MpoxSonar is an extension of Covsonar (the database-driven system for handling genomic sequences of SARS-CoV-2 and screening genomic profiles, developed at the RKI (https://github.com/rki-mf1/covsonar).) that adds support for multiple genome references and quick processing with MariaDB.
What's new in MpoxSonar
- New design
- Improve workflows
- Performance improvements
- Exciting new features
- Support multiple genome references
- New database design
- New database schema for MariaDB
Now, MpoxSonar is mainly used for MonkeyPox virus but it can be used with other pathogens.
- Install MariaDB server (MySQL should work too!, not tested yet).
- Install conda environment.
Currently, the MpoxSonar is not available at the pip&conda repository.
(master branch)
# 1. Git clone
git clone https://github.com/rki-mf1/MpoxSonar
# 2. Install env.
conda create -n mpxsonar-dev python=3.10 poetry fortran-compiler nox pre-commit emboss=6.6.0
conda activate mpxsonar-dev # needs to be activated for the following commands to work
cd mpxsonar
3.There is a ".env.template" file in the root directory. This file contains variables that must be used in the program and may differ depending on the environment.
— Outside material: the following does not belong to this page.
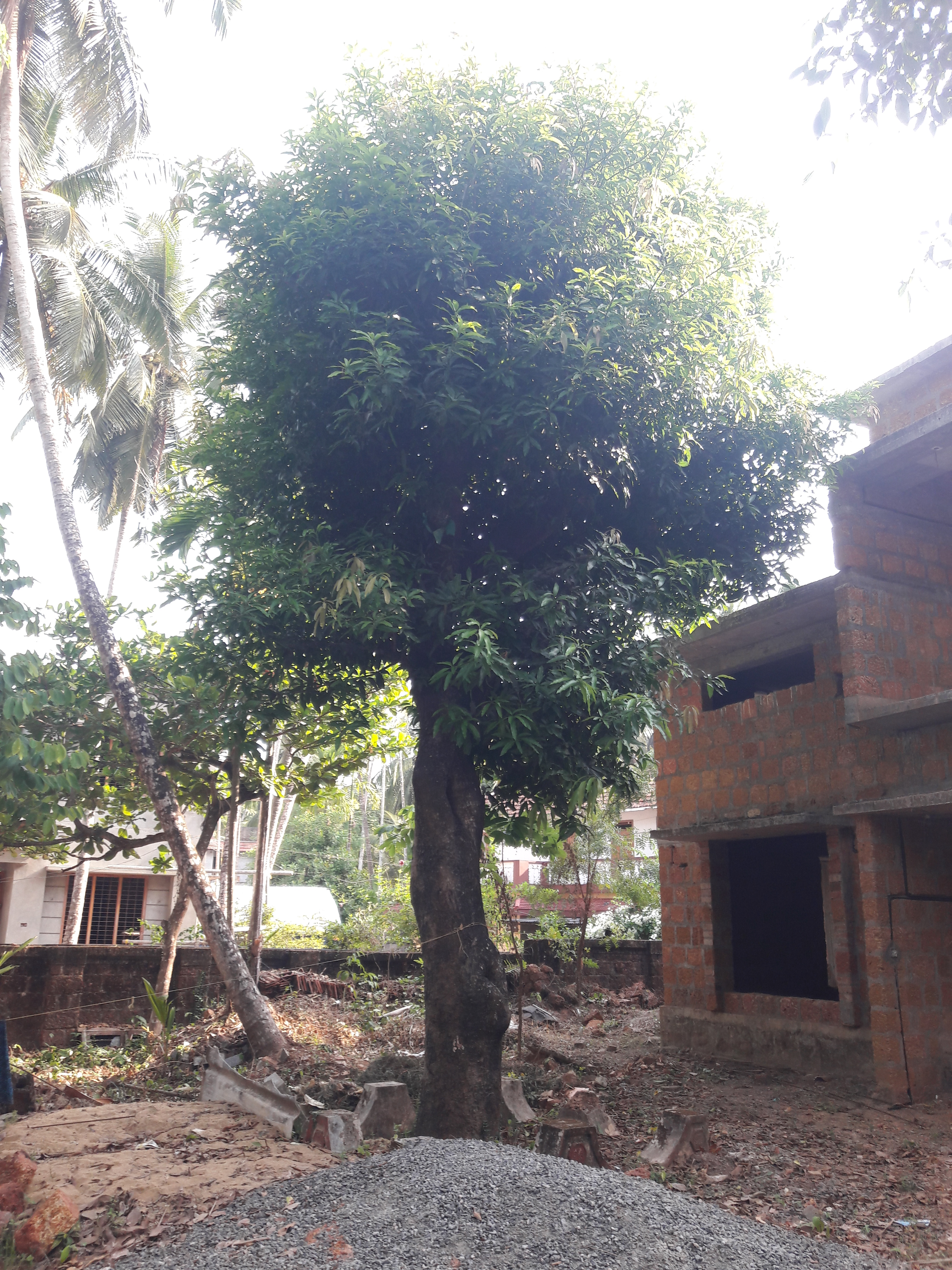 മരങ്ങളിലെ പുനർ യൗവന പ്രക്രിയ ചെയ്ത ശേഷം ഇലകള്‍ വരുന്ന മാവ്.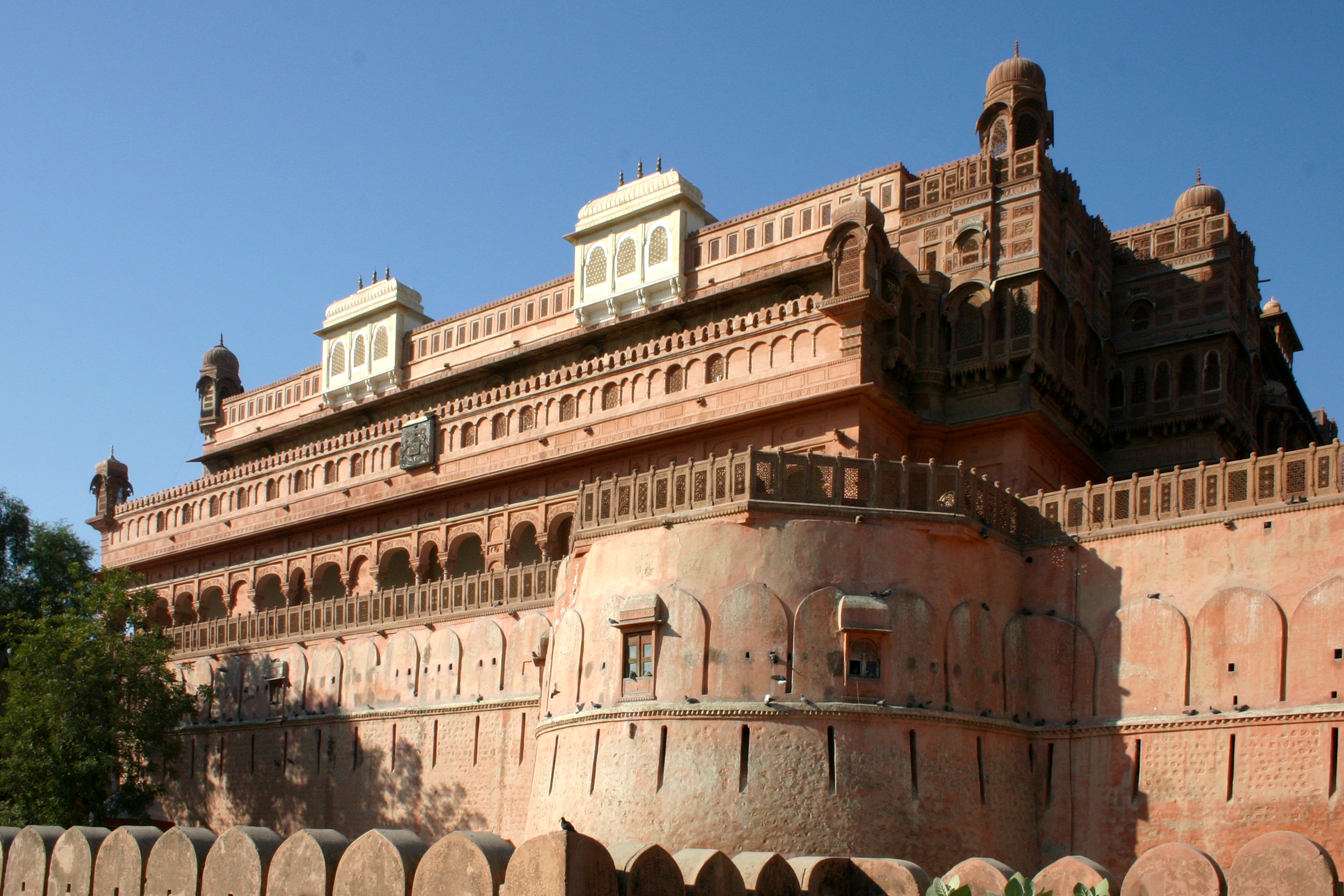 Junagarh Fort - Der Stadtpalast von Bikaner

The ".env.template" file should be copied and changed to ".env", and then the variables should be edited accordingly.
# 4. Install MpoxSonar env.
poetry install
# 5. Test
sonar -v
every installation step is same as stable version, but the code is in "dev branch".
git fetch
git checkout dev
# Setup database
sonar setup
# Add properties
sonar add-prop --name COLLECTION_DATE --dtype date --descr "sampling date"
sonar add-prop --name GENOME_COMPLETENESS --dtype text --descr "genome completeness"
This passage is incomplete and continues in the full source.